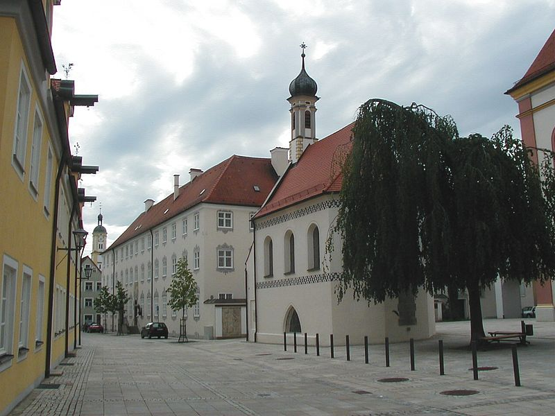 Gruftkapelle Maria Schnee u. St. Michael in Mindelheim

...

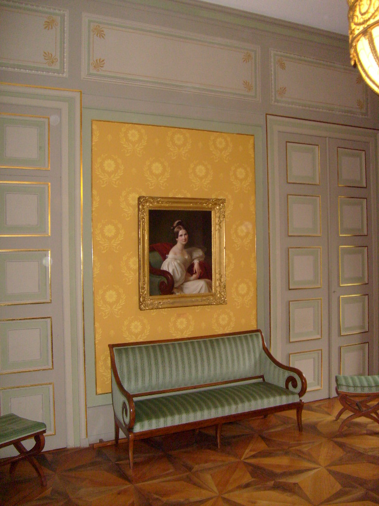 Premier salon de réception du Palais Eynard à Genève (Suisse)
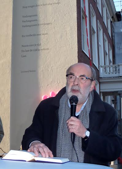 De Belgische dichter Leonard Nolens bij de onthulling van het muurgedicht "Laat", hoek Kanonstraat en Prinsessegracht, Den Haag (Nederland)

### YOUR TASK
Print from the line containing "Premier salon de" through the line containing "De Belgische dichter" in the data above, exactly as the lines stand, and omit every picture.

### ANSWER FOR THE TASK
 Premier salon de réception du Palais Eynard à Genève (Suisse)
 De Belgische dichter Leonard Nolens bij de onthulling van het muurgedicht "Laat", hoek Kanonstraat en Prinsessegracht, Den Haag (Nederland)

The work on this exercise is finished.